Similar blogs — which have also gotten book deals — include the likes of PostSecret.com ("Extraordinary confessions from ordinary lives"), and FMyLife.com ("Get the guts to spill the beans").

The reason behind the secret-spilling blog phenomenon is up for debate, but UCLA student and iamneurotic.com creator Lilanna Kong said she has a few guesses.

"They [blog contributors] want to get things off their chest and lessen the burden of knowing they have these secrets," Kong said. "They share things they wouldn't normally share, and they don't have to reveal their identity, so they feel protected."

Still, Kong said, she started the blog with her friends not as a form of therapy but as a light-hearted joke that wasn't meant for anyone else to see.

But when another blogger came across the site and linked to it from his blog, traffic started coming in and reached a peak mid-2008.

Kong started posting submissions from other readers on the site, adding icons that let readers "heart" a particular post or say "me, too."

"The icons make it so people don't feel so alone in their neurosis or feel unique and special," Kong said.

She said the site isn't meant to cure anyone's neurotic habits, but it seems to give people peace of mind that there are other people out there with similar habits.

"I'm not a psychologist, but I think if someone has a neurosis that isn't detrimental to his way of life, it's not a terrible thing," Kong said. "They make us different. They are practices that help us get through the day, in a way."

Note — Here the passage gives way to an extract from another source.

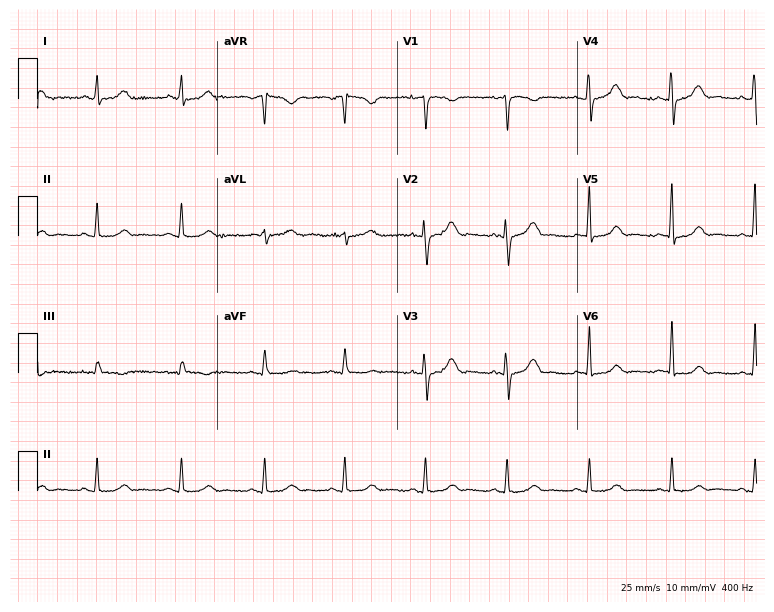
Resting 12-lead electrocardiogram (7.3-second recording at 400 Hz). Patient: a 45-year-old female. None of these six findings is recorded: first-degree AV block, right bundle branch block, left bundle branch block, sinus bradycardia, atrial fibrillation, sinus tachycardia. Only these six findings were labelled.

As for people who have detrimental, diagnosed psychiatric disorders, the Internet still seems to be a safe haven — though not necessarily via confessional sites like "i am neurotic," said psychiatrist Fred Rymer.

Rymer, who works in the psychiatry department at the University of Utah, said he has never had a patient use any of the aforementioned sites, but many of his otherwise socially phobic patients "do fine with the Internet."